Music and spirituality play major roles in Wilson’s works and Seven Guitars is no exception. Floyd Barton, the protagonist, is a musician on the verge of “making it.” His friends Red Carter and Canewell are part of his group. A recording they made (a break-up song, “That’s All Right”) has been getting air time, and the producer has contacted Barton about returning to Chicago to make additional recordings. But first, he must get his guitar out of hock.
The spiritual elements are reflected in the character of Hedley – the elderly man who rents a room from Louise and who is suffering from TB – and Vera, Barton’s ex-girlfriend. But all of them talk about religious subjects even arguing if God was right in sparing Lazarus.
Again, the play is similar to most of Wilson’s work, focusing mostly on the hurdles that African-American men face in our society. This play is set in 1948; World War II has ended, large numbers of African-Americans have migrated from the South to the industrial centers of the North and society is still highly segregated even in the North. The changes that are to come in the ‘50s and ‘60s are just dreams.
The casual discrimination is reflected in what happened to Floyd and Canewell in Chicago; each was picked up by police, arrested for vagrancy and jailed. Floyd spent 90 days in the workhouse and in the first act is trying to get the money he “earned.”

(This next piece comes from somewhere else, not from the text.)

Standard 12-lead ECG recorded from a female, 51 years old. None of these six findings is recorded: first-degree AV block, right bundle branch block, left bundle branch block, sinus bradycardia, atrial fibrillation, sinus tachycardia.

The play begins with Louise, Red, Canewell, Vera and Hedley having been at Floyd’s funeral. Vera swears she saw angels at the cemetery and Hedley agrees. We then flashback to Floyd’s return from Chicago and the workhouse. He tries to woo Vera again who was hurt when he took another woman to Chicago with him while he and his band mates seek to redeem their pawned instruments and prepare for an up-coming Mother’s Day gig at the Blue Goose. We also meet Ruby, a relative of Louise’s who is sent to Pittsburgh from Alabama after two men fought over her.
Wilson’s plays are often less about plot and more about the language and the ideas. He provides each character with extended, jazz-like riffs on life, love, hope, dreams and more. At times these are poetic. You can find dozens of memorable lines. Certainly many of the views the characters express, particularly Hedley, about the relationship between African-Americans and white reflect the views that Wilson discussed during his lifetime. He really did not want white directors for his plays and rejected the filming of Fences because of that; finally the film has been made and released this month.

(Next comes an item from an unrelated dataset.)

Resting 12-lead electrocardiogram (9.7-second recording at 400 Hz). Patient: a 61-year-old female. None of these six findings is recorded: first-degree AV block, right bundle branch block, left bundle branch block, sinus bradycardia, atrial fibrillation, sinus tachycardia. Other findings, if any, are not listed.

This production directed by Timothy Douglas, who directed the world premiere of Radio Golf and productions of many Wilson plays, has an innate understanding of the rhythms of Wilson’s writing. If I were to quibble with anything it would be the staging idea. This production opens with the six characters standing high on a platform and then coming down into the set. Do they represent the angels? I wasn’t sure.
Billy Eugene Jones plays Floyd as the brash young man he is though Wayne T. Carr as
Canewell seems more savvy (or unrealistic?) about business. Jones’ Floyd is almost a man-child; full of dreams with a casual sexuality and charm as well as hope for the future. Canewell in Carr’s portrayal seems more grounded yet he still has a streak of idealism. He believes that Floyd can negotiate a better deal with the record producer.
But it is André de Shields as Hedley who seems at the core of the work. His Hedley is a mixture of the wise fool as in Shakespeare’s King Lear, a man with deeply held observations about how the black man has been treated in American society, and the spiritualist.
Rachel Leslie as Vera is very good. You see how she fights her attraction to Floyd; Leslie lets you see her internal battle: she is attracted to him and enjoys him, but she also realizes on some level that he is rash and unreliable. His ego needs boosting, which she may not be willing to do.
As in common in many of Wilson’s play, the three women characters – Vera, Louise (a fine Stephanie Berry) and Ruby (an equally fine Antoinette Crowe-Legacy) are more realistic and practical than the men. The men are more caught up in fantasies and dreams and hopes that the world will change. The women want to survive and know that heart-break and hard work are all that will be their lot in life.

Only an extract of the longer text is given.